The New York Public Library has been on fire with its creative media moments in recent years — its annual Black Friday “deal”, limited edition library cards, and more. 2020 also marks the institution’s 125th anniversary, and in honor of that milestone, the New York Public Library just revealed its top 10 checked out books of all time since opening in 1895. In conjunction with the top 10 checkouts, the NYPL will have a limited edition “Snowy Day Library Card” and a limited edition Metrocard available in 10 subway stations across the five boroughs.

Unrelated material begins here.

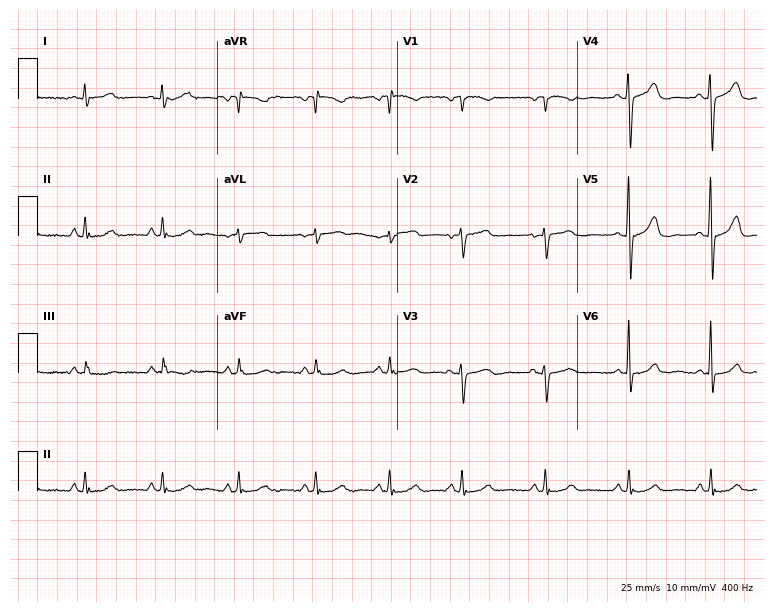
Resting 12-lead electrocardiogram (7.3-second recording at 400 Hz). Patient: a woman, 50 years old. Read as a normal ECG.

New York Public Library President Anthony W. Marx says,“For 125 years, the Library has uniquely sparked, supported, and fostered a true love of reading in the people of New York City and beyond. Among our many roles, we look to connect people with the stories that capture their imaginations, take them places, stay with them over time, encourage them to keep turning pages, and greatly impact and shape their lives. The books on this list have transcended generations and, much like the Library itself, are as relevant today as they were when they first arrived. This list tells us something about New Yorkers over the last 125 years—what moves them, what excites them, what stands the test of time. It’s a perfect way to kick off our celebration of the Library’s 125th anniversary . . . and it’s just the beginning.” Without further ado, here are the top 10 books checked out of all time at the New York Public Library (text below by NYPL):

The Snowy Day by Ezra Jack Keats: 485,583 checkouts

The Snowy Day Book Cover by Ezra Jack Keats

In print and in the Library’s catalog continuously since 1962, this charming, beautifully illustrated tale of a child enjoying the simple magic that snow brings to his city is one of the Library’s top circulated books every year, across all neighborhoods we serve. The story—available in a multitude of languages—has a universal appeal and is well-known, being both a Caldecott Medal winner and one of the earliest examples of diversity in children’s books. At the end of the day, though, it’s all about the story—and how the brilliantly told tale of Peter and his wintry adventure transcends generations.